CIHR Institute of Neurosciences, Mental Health and Addiction
Dr. Rémi Quirion
Assistant Director, Ottawa
Dr. Barbara Beckett
Dear CIHR Directors
I have been active in autism advocacy in New Brunswick, and federally, for 9 years, since my son was diagnosed with Autism Disorder at the age of 2. Prior to the previously canceled Autism Symposium I contacted your office with respect to your procedures for selecting community representatives as delegates to the symposium. The symposium was canceled at the last minute. Now I am aware that you are inviting representatives from the "autism community" to attend the newly scheduled "Autism Symposium without input from the provincial societies. At least, you did not contact the Autism Society New Brunswick and request the name or names of delegates to attend at the Toronto airport symposium in early November. Instead you picked the delegates who would attend on behalf of the "autism community".

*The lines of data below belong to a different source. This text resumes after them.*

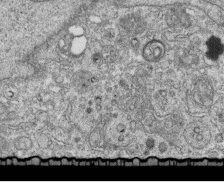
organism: Human
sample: HeLa cell HIV synapse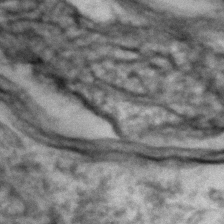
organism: Zebrafish
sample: Zebrafish embryo

With respect, you do not have the right to decide who will attend on behalf of the autism community. I am very doubtful that you determine who would represent a professional or scientific body. Yet you have chosen to bypass the Autism Society and decide who, from the New Brunswick autism community, will be invited to attend the symposium. You can call such invitees community representatives but, since they are chosen by you, they are in fact CIHR representatives, not community representatives.
Research on autism issues generates many issues and controversies. The direction research takes has public policy implications. You yourselves, in the official invitation to your community representatives stated that:
"Above all, the symposium is being organized as an opportunity for
knowledge exchange, networking, and community-building."

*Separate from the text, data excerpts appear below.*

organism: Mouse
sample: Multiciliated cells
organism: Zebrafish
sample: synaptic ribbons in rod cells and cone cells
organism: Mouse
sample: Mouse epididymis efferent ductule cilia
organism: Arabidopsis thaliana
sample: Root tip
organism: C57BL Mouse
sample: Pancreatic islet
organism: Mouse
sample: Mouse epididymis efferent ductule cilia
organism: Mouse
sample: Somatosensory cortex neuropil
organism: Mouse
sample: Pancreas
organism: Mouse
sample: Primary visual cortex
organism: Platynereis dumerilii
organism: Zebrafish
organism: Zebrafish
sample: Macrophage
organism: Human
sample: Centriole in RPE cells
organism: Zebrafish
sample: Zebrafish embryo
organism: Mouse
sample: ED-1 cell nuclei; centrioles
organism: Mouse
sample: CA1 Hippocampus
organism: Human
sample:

Community-building does not begin by dictating who will be chosen to represent the community. It is unfortunate that you have taken a path chosen often by public relations conscious bureaucracies in the past. I have been involved in such events in New Brunswick over the past few years where the bureaucratic organizers of the events attempted to pick the autism community representatives. Usually they had the good sense to abandon such efforts, realizing ultimately that government or hand picked "community" representatives would lack legitimacy and credibility.
I hope you reconsider your approach to your delegate selection. Or at least, refrain from calling the symposium an exercise in community-building.